Two-time defending champion Novak Djokovic suffered a shock defeat at the hands of Tommy Haas to leave Andy Murray in the box seat at the Sony Open in Miami.
Veteran German Haas completely outplayed the world number one for a 6-2 6-4 victory meaning Murray, who earlier beat Andreas Seppi by the same scoreline, is the highest seed left in the tournament going into the quarter-finals.
From 2-1 down in the first set, Haas won seven straight games to got 6-2 2-0 up and, though Djokovic eventually broke back to level, the 34-year-old held on for his first victory against a world number one since 1999.
In distinctly chilly conditions in the late match, there were hints of what was to come as Haas held his first two service games to love.
Haas then sealed the first break of the match as Djokovic netted, and the Serbian handed him another with a poor shot at net.
The 15th seed took the first set in less than half an hour, then kept on rolling with a break to open the second, in part thanks to a double fault from his opponent.
Djokovic saved break points in his next service game too, before holding to stop the rot, then pounced on some rare unforced errors from Haas to seal a break of his own and level at 3-3.
Haas broke again though at 4-4 and it proved decisive as he sealed the match at the second attempt with a forehand winner.
The German's prize is a last-eight meeting with 11th seed Gilles Simon, who beat Janko Tipsarevic in three sets.
Murray breezed into the quarter-finals, where he will face Marin Cilic, after cruising past 16th seed Seppi.
Murray has yet to drop a set in this tournament and this did not seem likely to change today as he was rarely tested by his Italian opponent, whose sole break point opportunity came in the final game.
The Briton felt the windy conditions worked to his advantage.
"It was swirling a little bit at the start and he made more unforced errors than he usually does," he told the Independent. "I was able to track down a lot of his balls because he wasn't timing his shots that well.
"But he started going for his shots more in the second set and made it tough for me."
A limp forehand into the net immediately gave Murray two break points in the opening game and another unforced error from Seppi gave the world number three the initiative.
Seppi, who reached a career-high 18th in the world in January this year, won just four points on Murray's serve in the first set and was broken again in the seventh game as the US Open champion put one foot into the next round.
The second seed wasted three break point opportunities at the start of the second set before Seppi steadily settled.
The 29-year-old had a slight hope of getting back into the match when Murray found himself 4-3 and 0-30 down on his serve before storming back to level.
In the very next game, Murray earned his fourth break point opportunity of the set and he would not be denied this time as Seppi crashed a forehand into the net.
The Briton had a bit of a wobble serving out the match and although Seppi had an opportunity to break straight back, Murray sealed victory with his first match point, booking a meeting with ninth seed Cilic who beat Jo-Wilfried Tsonga 7-5 7-6 (7/4).

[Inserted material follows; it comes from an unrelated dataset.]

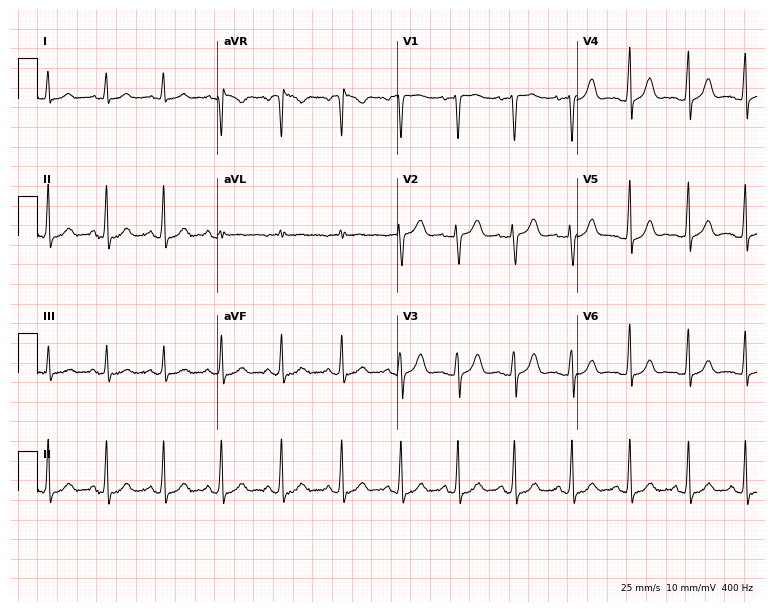
12-lead ECG from a 27-year-old woman (7.3-second recording at 400 Hz). Shows sinus tachycardia (a sinus rate of 100 beats per minute or more).

There were also wins for the third and fourth seeds, David Ferrer and Tomas Berdych, as well as Richard Gasquet and Jurgen Melzer.
In the women's draw, Serena Williams matched Steffi Graf's record for the number of match wins in this tournament, a 6-3 7-6 (7/5) win over Australian Open finalist Li Na in the quarter-finals seeing the American claim her 59th victory in the Miami Masters.
"I'm excited," said the five-time champion in her on-court interview. "It's just great.
"Every day I play here is a surprise for me because I enjoy it so much. I enjoy the great crowd and I'm just happy to still be here."
Williams will next face Polish fourth seed Agnieszka Radwanska, who produced an astonishing shot in the second set to help her beat Belgium's Kirsten Flipkens 4-6 6-4 6-2.
Wrong-footed by a net cord, Radwanska spun more than 180 degrees and stuck out her racquet for an improvised volley winner, leaving her opponent staring in disbelief.